Evan McCollough

No. 24
- Position: Defensive back

Personal information
- Born: September 2, 1987 (age 38) Glenarden, Maryland, U.S.
- Height: 5 ft 11 in (1.80 m)
- Weight: 196 lb (89 kg)

Career information
- College: James Madison
- NFL draft: 2009: undrafted

Career history
- 2009: Tampa Bay Buccaneers*
- 2010–2012: Toronto Argonauts
- 2013–2014: Hamilton Tiger-Cats
- 2014: Toronto Argonauts
- * Offseason and/or practice squad member only

Awards and highlights
- Grey Cup champion (2012);
- Stats at CFL.ca (archive)

= Evan McCollough =

American gridiron football player (born 1987)
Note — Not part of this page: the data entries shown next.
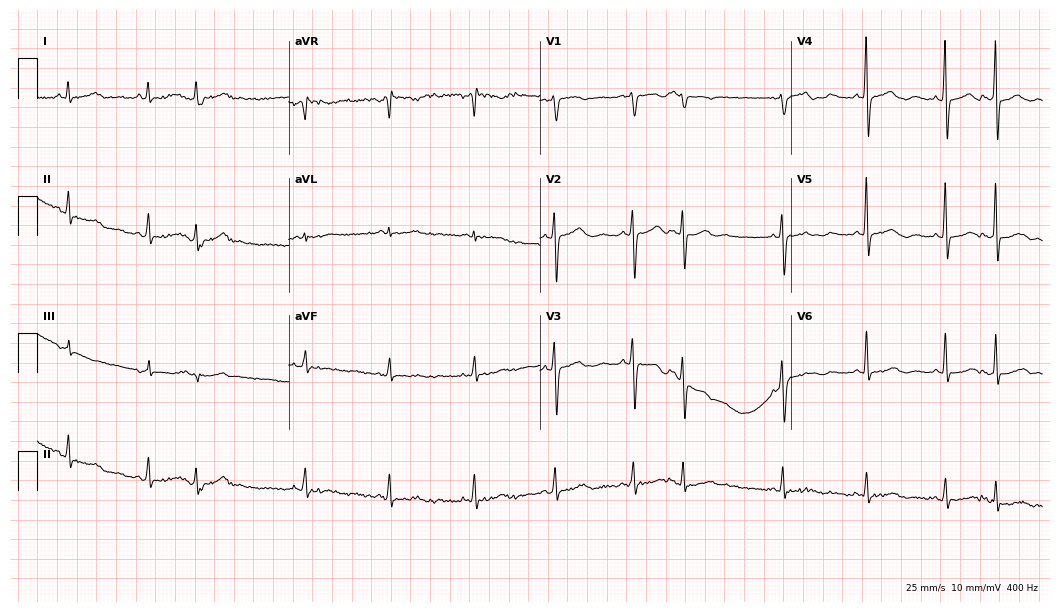
12-lead ECG from a woman, 75 years old. No first-degree AV block, right bundle branch block (RBBB), left bundle branch block (LBBB), sinus bradycardia, atrial fibrillation (AF) or sinus tachycardia recorded for this tracing. Other findings, if any, are not listed.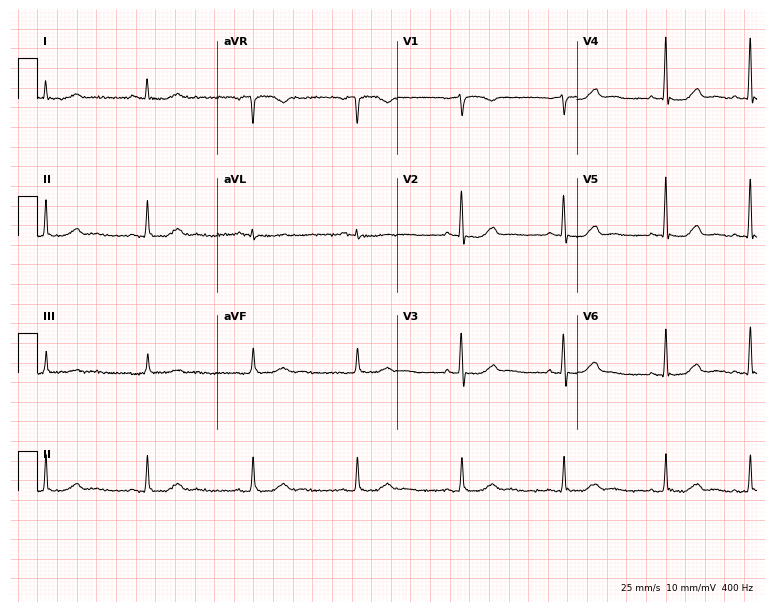
Resting 12-lead electrocardiogram. Patient: a 76-year-old female. Read as a normal ECG.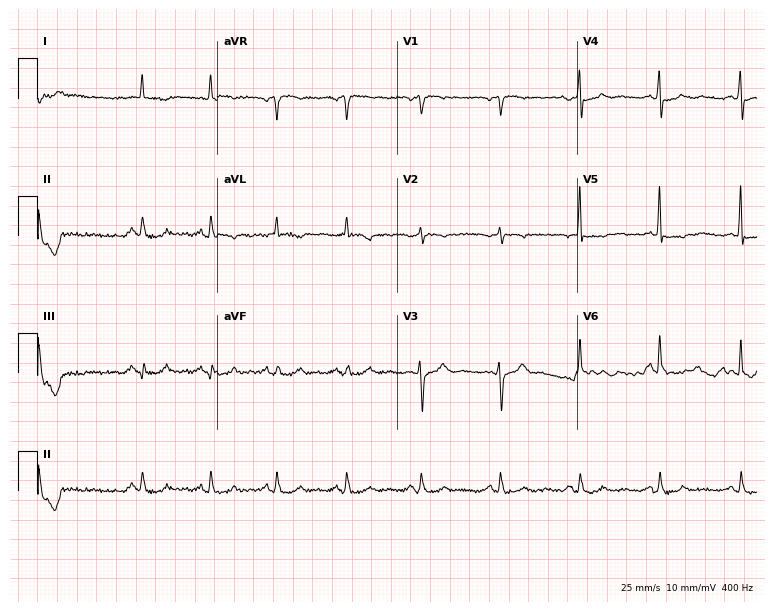
Electrocardiogram, a man, 81 years old. Of the six screened findings (first-degree AV block, right bundle branch block (RBBB), left bundle branch block (LBBB), sinus bradycardia, atrial fibrillation (AF), sinus tachycardia), none is recorded.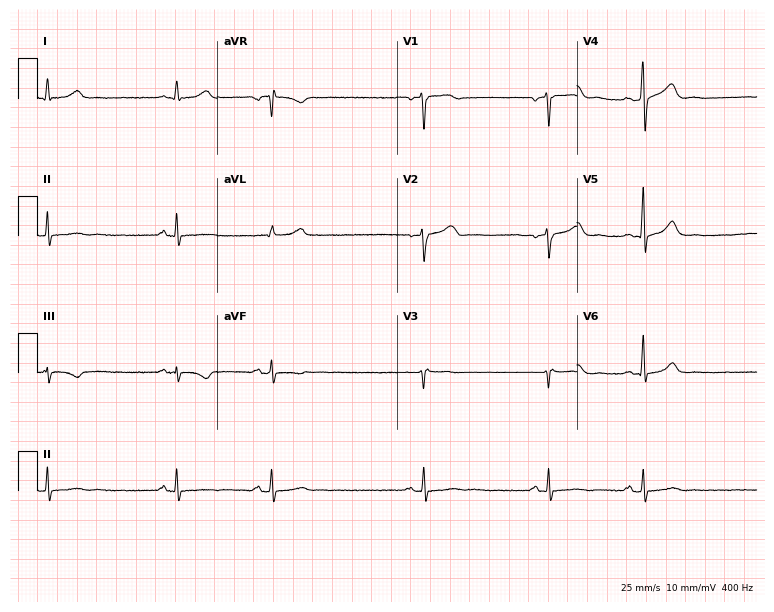
ECG — a 47-year-old male patient. Labelled as a normal ECG.

Evan McCollough (born September 2, 1987) is an American former professional football defensive back who played in the Canadian Football League (CFL).

==College career==
McCollough played college football for the James Madison Dukes.

==Professional career==

===Toronto Argonauts===
On May 28, 2010, McCollough signed as a free agent with the Toronto Argonauts. McCollough was a member of the 100th Grey Cup winning team.

===Hamilton Tiger-Cats===
On February 15, 2013, McCollough signed with the Hamilton Tiger-Cats. He was released by the Tiger-Cats on June 21, 2014.

===Toronto Argonauts===
McCollough was signed to the Toronto Argonauts' practice roster on August 30, 2014.